Economics of recruiting
A new way to predict where top prospects will end up
Posted: Wednesday January 23, 2008 11:35AM; Updated: Wednesday February 6, 2008 5:32PM
Jeannette, Pa., quarterback Terrelle Pryor will sign with Ohio State, Foley, Ala., receiver Julio Jones will choose Alabama and Ventura, Calif., running back Darrell Scott will pick Texas. This isn't my opinion, nor do I have any inside information.
Using equations that contain more Greek letters than your favorite school's fraternity row, three economists have devised a way to predict the college choices of top football prospects. In two recruiting seasons (2005 and 2007), the College Football Recruiting Prediction model developed by Mike DuMond, Allen Lynch and Jennifer Platania has correctly predicted the college choice of the members of the Rivals 100 with 72.5 percent accuracy. The economists, who were published last week in the Journal Of Sports Economics, plan to predict the destinations of the nation's top 250 recruits on their Web site later this month, but DuMond ran the numbers of the three previously mentioned recruits to offer a taste of what to expect. According to the model, there is a 40.2 percent chance Pryor will choose Ohio State, compared to a 37.9 percent chance he will choose Michigan.
In addition to predicting the future, the model provided empirical evidence that BCS schools enjoy a prohibitive advantage over their non-BCS brethren in recruiting top talent. It also disproved several long-held beliefs about recruiting. For example, recruits don't seem to care how many players a school puts in the NFL, they aren't as interested in early playing time as they claim and scholarship reductions actually increase the likelihood that a top recruit will pick a particular school.
So what possessed three highly educated professionals to devote countless hours of their spare time to predicting the whims of 17- and 18-year-old football players? The easy answer is they live in the South. The trio met in the early '90s as doctoral candidates at Florida State. DuMond and Lynch, both Floridians, love the Seminoles. Platania, meanwhile, roots for her home-state West Virginia Mountaineers. And even though they had scattered -- DuMond works for a Tallahassee, Fla., consulting firm, Lynch teaches economics at Mercer in Macon, Ga., and Platania teaches at Elon in North Carolina -- they still yearned in 2004 to understand why certain prospects chose certain schools.

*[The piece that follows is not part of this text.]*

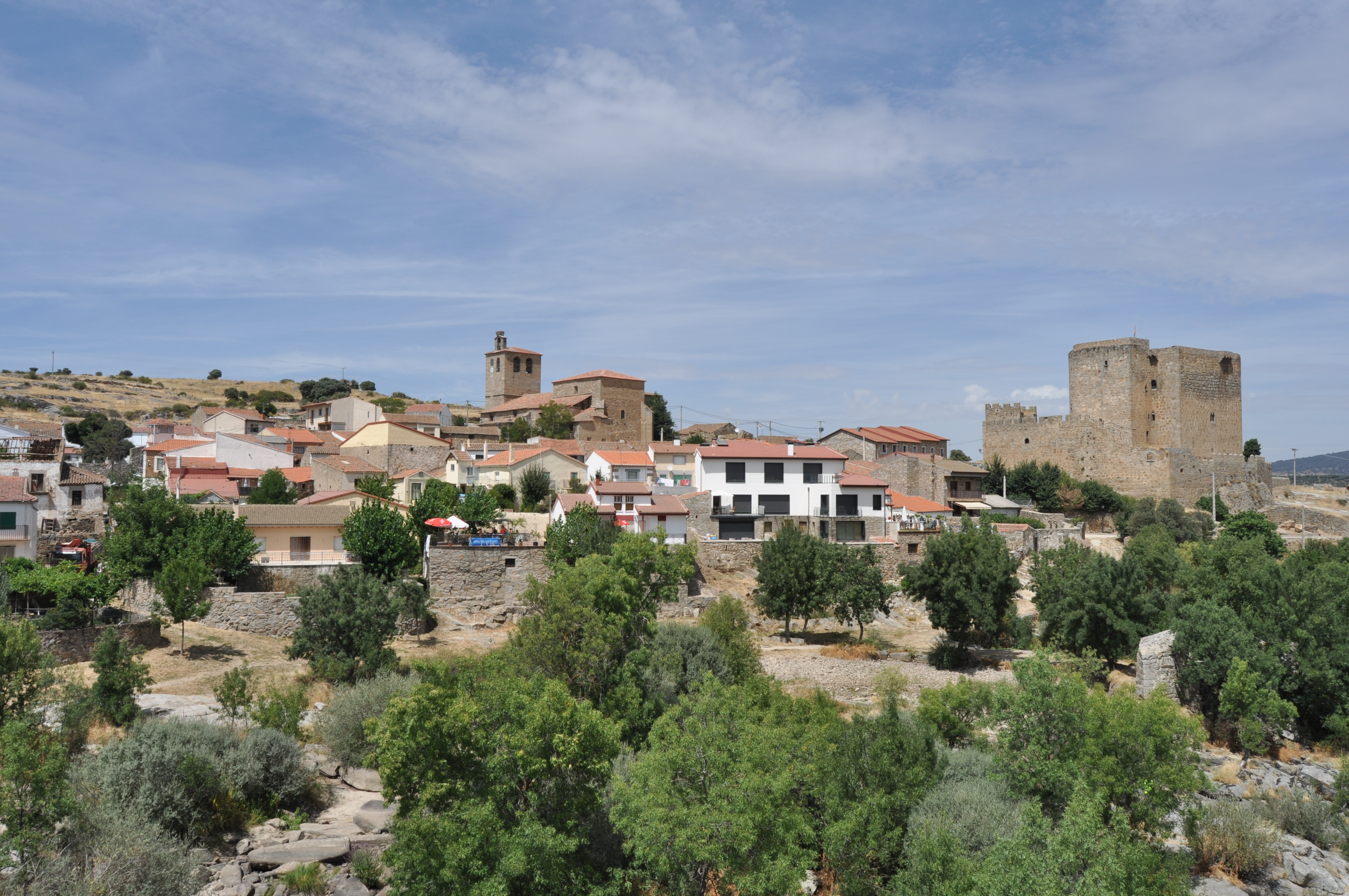 Puente del Congosto - 002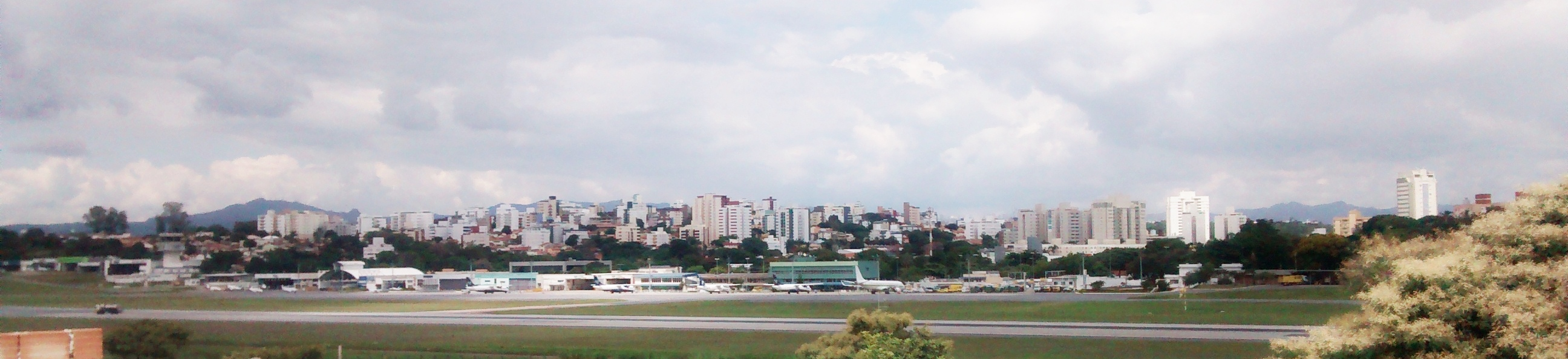 Vista panorâmica do Aeroporto da Pampulha.

"You read interviews with some of these recruits ... and they say 'I felt more comfortable there' or something really vague like that," DuMond said. "We were just trying to figure out if we could put any science behind that sort of decision."
So DuMond, Lynch and Platania scoured the archived data on Rivals.com for the recruiting classes of 2002-04. During an 18-month span, they devised a set of more than two dozen variables (official visits, distance from the player's home, school recruiting budgets, age of each school's stadium, etc.) and built a model. They devised equations that told them what mattered most when a recruit made his decision. After plenty of heavy thinking and trial and error, they developed a statistical formula they believed would accurately predict a recruit's college choice.

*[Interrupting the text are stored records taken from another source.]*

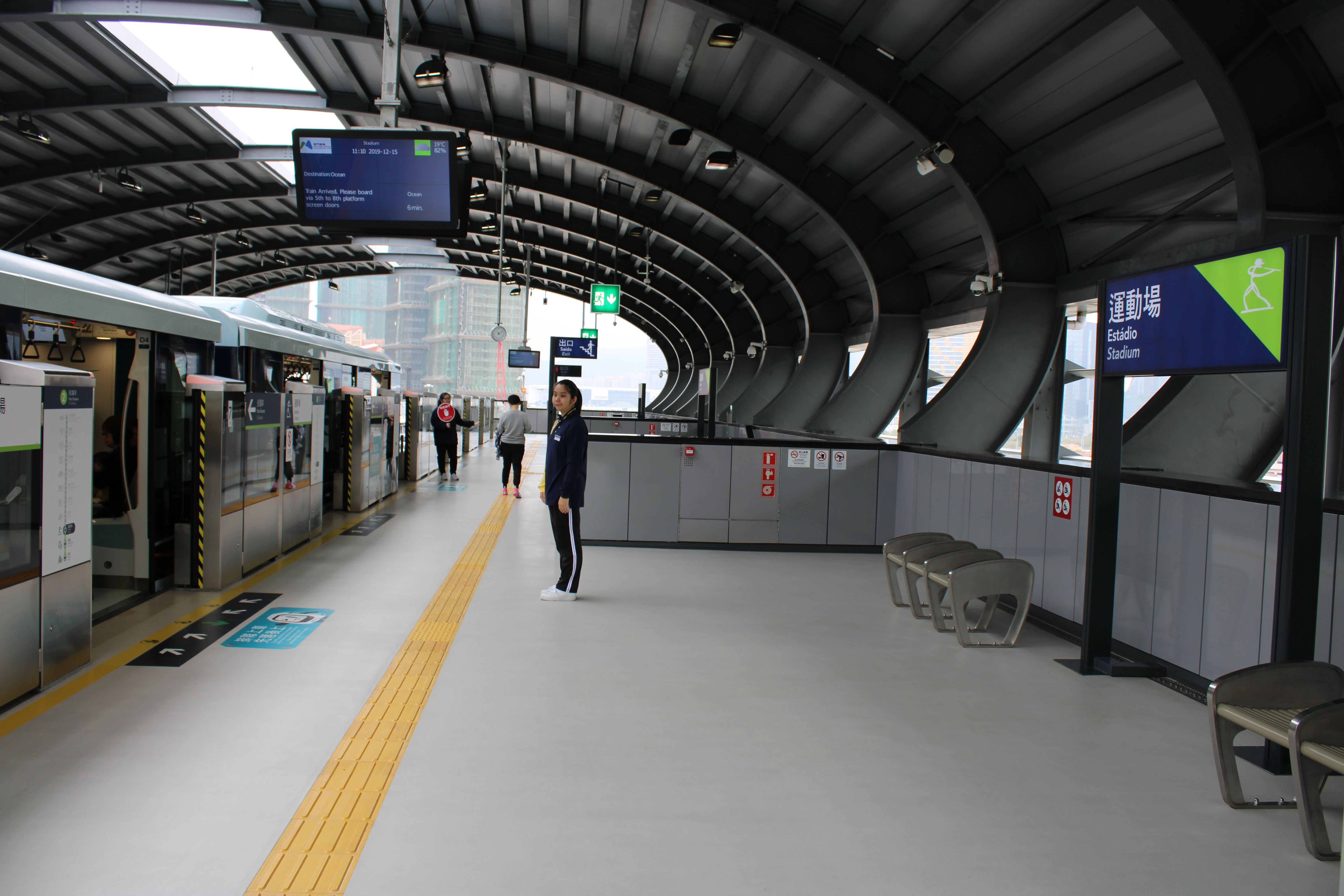 2019年12月的澳門輕軌氹仔線運動場站月臺。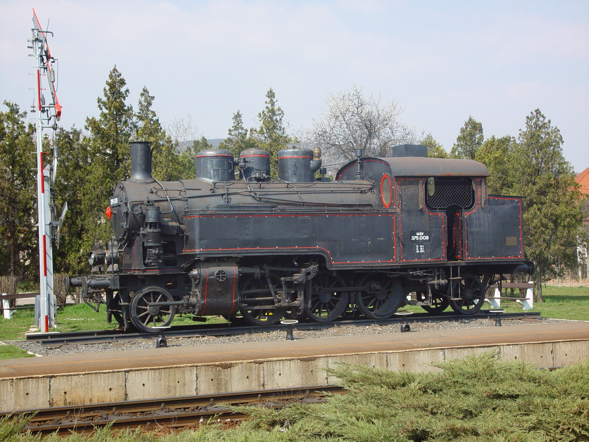 375-ös sorozatú gőzös, forgalomból kivonva, a csopaki állomáson (2001-ben a Magyar Vasúttörténeti Parkba költözött)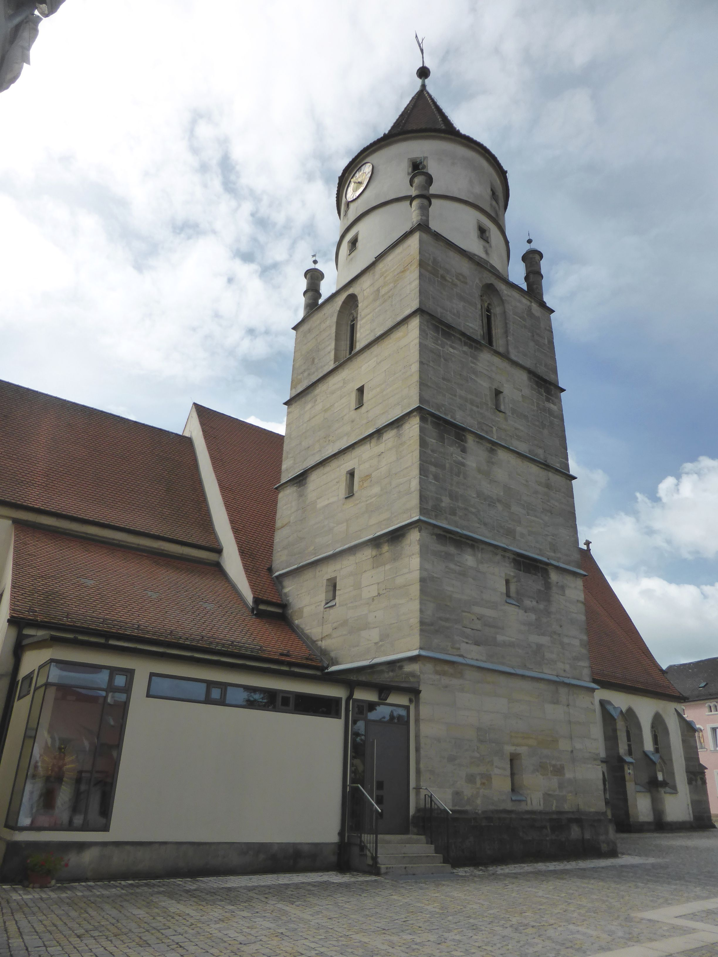 St. Laurentius (Eschenbach in der Oberpfalz)

Using a computer program called SAS (Statistical Analysis Software), the trio fed the pertinent data for the 2005 Rivals 100 into the model. They ignored whether players had already committed, instead using each player's final set of schools to see if the model would spit out a correct prediction. The model went 71 for 100, and it correctly guessed the destinations of the six highest-ranked players (Derrick Williams, Jerrell Powe, Eugene Monroe, Fred Rouse, Callahan Bright and Mark Sanchez).